#### RECORDS SUPPLIED ####

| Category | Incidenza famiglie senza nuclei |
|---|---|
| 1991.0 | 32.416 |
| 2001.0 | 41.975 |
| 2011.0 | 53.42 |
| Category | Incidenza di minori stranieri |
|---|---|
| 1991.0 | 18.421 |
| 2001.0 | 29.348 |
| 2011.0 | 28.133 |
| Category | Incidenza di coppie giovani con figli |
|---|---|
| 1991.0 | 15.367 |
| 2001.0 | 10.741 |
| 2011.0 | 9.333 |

####
#### RECORDS SUPPLIED ####

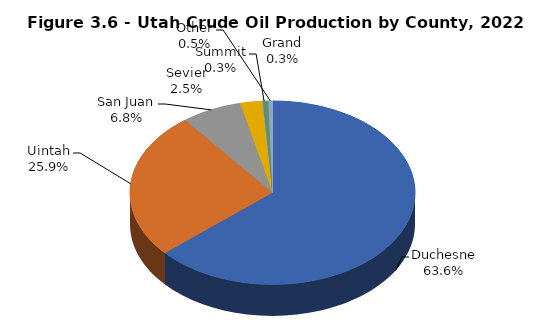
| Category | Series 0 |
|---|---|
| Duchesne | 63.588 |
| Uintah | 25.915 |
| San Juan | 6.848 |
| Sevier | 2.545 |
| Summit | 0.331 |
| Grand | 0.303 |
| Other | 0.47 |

####
#### RECORDS SUPPLIED ####

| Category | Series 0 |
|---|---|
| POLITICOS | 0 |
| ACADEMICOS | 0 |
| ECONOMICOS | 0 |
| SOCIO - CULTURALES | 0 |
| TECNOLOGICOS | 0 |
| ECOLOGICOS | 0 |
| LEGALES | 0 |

####

# WHAT NEEDS TO BE DONE
Find the word "Category" in the entries above and gather every line that holds it.

# RESULT BELOW
| Category | Incidenza famiglie senza nuclei |
| Category | Incidenza di minori stranieri |
| Category | Incidenza di coppie giovani con figli |
| Category | Series 0 |
| Category | Series 0 |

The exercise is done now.